Se ci astraiamo completamente dall’umanità e dai suoi metodi di lavoro e di cognizione, non c’è nessuna esperienza fisica, nessun mondo di fenomeni regolari. Rimarrebbe solo la spontaneità elementare [stikhiinost’] dell’universo, che non conosce alcuna legge perché non può misurare, calcolare o comunicare. Per capirla e per padroneggiarla, siamo obbligati ancora una volta a introdurre l’umanità, che esercita i suoi sforzi per lottare con quella spontaneità [stikhiinost’], per conoscerla, cambiarla e organizzarla. Così, ancora una volta, otterremmo l’esperienza fisica, con il suo obiettivo di una regolarità socialmente elaborata e utile[5].

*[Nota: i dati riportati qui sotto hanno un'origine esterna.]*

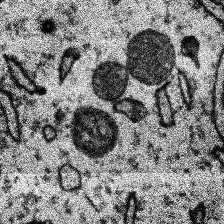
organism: Human
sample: Temporal Lobe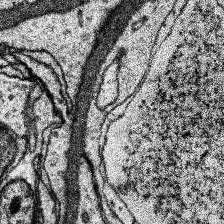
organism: Human
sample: Temporal Lobe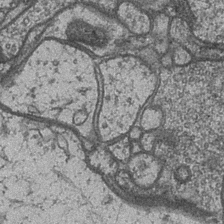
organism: Drosophila
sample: Optic medulla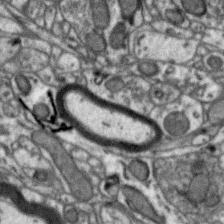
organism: Zebra finch
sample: Brain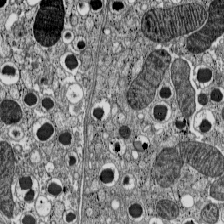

L’organizzazione è la capacità di portare elementi della vita «più bassa» nella natura e della vita «inconscia» nella società alla forma non contraddittoria e razionale dell’unità psicofisica. Dunque, la forma-partito diventa un’ontologia dell’autorganizzazione della materia e del lavoro. Bogdanov individua un compito della società post-rivoluzionaria nella costruzione di una nuova totalità comunista attraverso l’universalizzazione dell’esperienza umana e non umana. Come si vede, nonostante la polemica tra Bogdanov e Lenin[6], entrambi rimangono bolscevichi, ma con una peculiare differenza: il bolscevismo dissidente di Bogdanov ha l’ambizione di cambiare l’universo, mentre il pragmatismo di Lenin si basa sulla capacità del partito di organizzare il socialismo nel contesto del caos sociale pre- e post-rivoluzionario.

Tuttavia, a un livello più profondo della sua filosofia e della sua politica, la dissidenza di Bogdanov presenta significative sfumature in cui si discosta dal bolscevismo classico. Nella sua teoria, la transizione dal capitalismo al comunismo presuppone la trasformazione dei rapporti sociali da un «autoritarismo» gerarchico e dualista a uno stato di «cooperazione fraterna» monista, in cui sono abolite la divisione del lavoro e la subordinazione. Il concetto di «cultura proletaria» indica esattamente la cultura del nuovo proletariato industriale e del lavoro collettivo post-rivoluzionario, non la cultura dei rivoluzionari di professione e del loro partito. Questa cultura deve innanzitutto superare i rapporti sociali autoritari borghesi, il dualismo, ovvero la divisione tra la funzione organizzativa e la funzione esecutiva nella produzione. La nuova forma dei rapporti di lavoro, una «cooperazione di compagni», è già esplicita nella produzione industriale in seguito al trasferimento della specializzazione alla macchina e alla collettivizzazione operaia attraverso la sindacalizzazione. Il modello del Proletkul’t è una sorta di laboratorio per lo sviluppo di un tipo fraterno e collettivista di rapporti emancipati che il proletariato dovrà portare in tutti gli aspetti della vita sociale, dalle relazioni di genere e familiari alla produzione di arte e conoscenza[7].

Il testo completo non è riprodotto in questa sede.